Any thought on what would happen in bankruptcy?

Thanks again for the help!
JohnC46 (South Carolina)
Posts: 14,265
Posted:
Wesley

I am not nor do I play a lawyer.

When an association (corporation) goes broke, the bankruptcy court will appoint a Trustee in Bankruptcy to basically operate the association. Typically it will be a law firm and they will have some hefty charges to do such. They would be able to sell off assets like common property, etc. They will also bill the association (as in each member) to cover their costs. If your people pay no dues now, I can pretty well assure you there will be charges for them to pay. Imagine the stigma if one wants to sell their home. It becomes a vicious/costly circle.

Eventually the Trustee will put together a plan for the association to emerge from bankruptcy with a new dues structure, new Covenants, new Bylaws, etc. They may also advise dissolving the association so each home is on its own.

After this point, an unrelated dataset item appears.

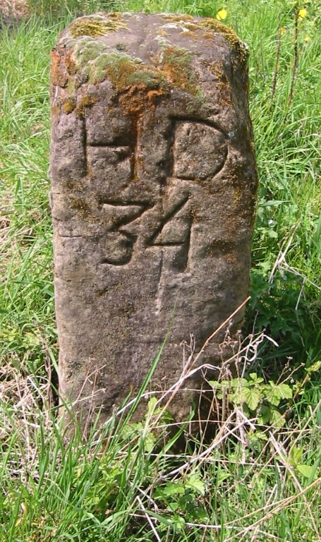 Grenzstein Nr. 34 der Heckendalheimer Umring-Markierung von 1802-1805

You need to inform/scare people into realizing what could happen all in the name of saving a couple of hundred dollars per year.

A plan of action might be a few of you more concerned people get an attorney to explain the alternatives to your members.

Hope this helps.

TimB4 (Tennessee)
Posts: 21,062
Posted:
You could donate the property to a school or other organization. Of course, this may mean that they operate the property as a public facility and the additional traffic, etc. may be more then the membership wants.

I'd suggest that the Board explores all possibilities. Identify both the good and the bad and how each option may affect every owner of properties within the development. Then put the issue to a vote (if you want, it can be a non-binding vote) and see what the members want to do. My experience is that if the members are properly informed, they can make an informed decision (vs. a decision based only on what they believe). Typically, informed decisions are the right option.